Friday, January 8, 2010

Stew on This...

Dear Readers,

It's been a while since I've written, and I apologize. Seems like my little company has grown some amazing wings and it's been a while since I've had time to consider how I got here. I'm trying to take more time to appreciate my life and all the details that make it beautiful.

A few days ago, an acquaintance sent me an email asking various questions about my business so she might borrow some of my tips to help kick start her own entrepreneurial success.

I revealed as much as I could to help her.

How much did it cost to design your Website? Tens of thousands, I told her. I invested in a company, a dream, not a New York City apartment.

How long did it take you to get Savvy Auntie off the ground? A year, I explained.

How long did it take to see success? Twenty-three minutes, I said. That's how soon after I launched that I received an email from a digital media buying agency.

Maybe I just need more patience with myself, she concluded.

Patience. It's something I've been working on. Until recently, I wouldn't have characterized myself as someone with much of it. Even as a child, I remember wanting what I wanted when I wanted it - NOW! It wasn't because I was a spoiled-brat... or a child without boundaries. I just simply saw a target and wanted to achieve it. I didn't take my parents' no-s for an answer. Nor anyone else's. I just saw what I wanted and went for it. Even if it took a lot wishing on wish chips. (I did get that pink room, by the way.)

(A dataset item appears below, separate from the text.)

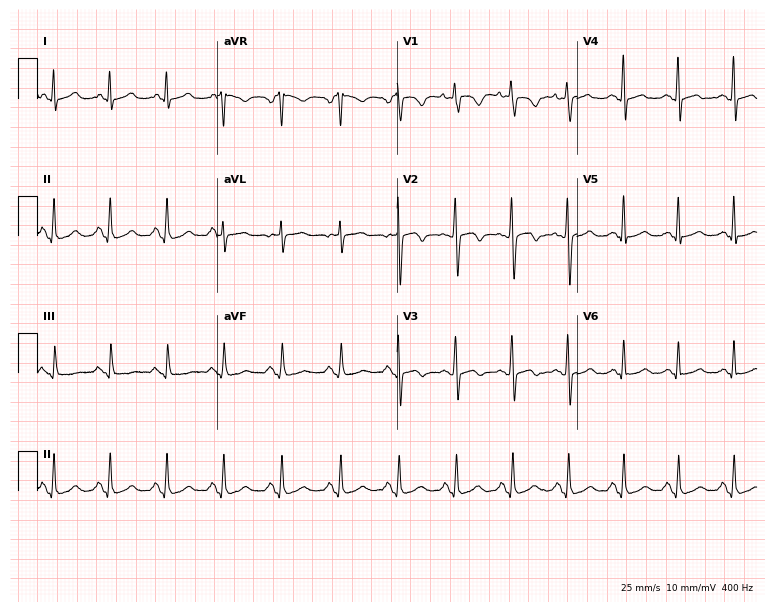
12-lead ECG (7.3-second recording at 400 Hz) from a 40-year-old female patient. Findings include sinus tachycardia (a sinus rate of 100 beats per minute or more).

But a lack of patience isn't always a good thing. We make decisions too quickly, make purchases without thinking of options, make the first right instead of the third left just because it's the first open path we see.

So I've been practicing patience.... and realizing more and more the difference between being patient (waiting for things to happen to me and my business) and practicing patience (being in control of making smart decisions in the right time... even if it takes longer than I expected.)

Being patient means sitting on couch waiting for success to knock on your door like a pizza being delivered.

Practicing patience means investing time and often money into your business.... like cooking a stew.... watching it simmer and cook... adding a little more flavor here, stirring it a little there...

Yes, it's true, many awesome things have happened since I launched SavvyAuntie.com exactly 1.5 years ago tomorrow. Some of the nation's most reputable and recognizable brands have invested their sponsorship dollars in Savvy Auntie. I've had enormous support from aunts and others who see value in the resources Savvy Auntie provides. I've appeared on TV, on radio, in newspapers, magazines, online, in video... just about anywhere I can think (maybe a billboard one day?) I've been approached by investors, potential corporate partners, even a cable network! And most recently, I signed a book deal with HarperCollins. It's happened relatively quickly, but I have many other goals that are taking much longer than I expected.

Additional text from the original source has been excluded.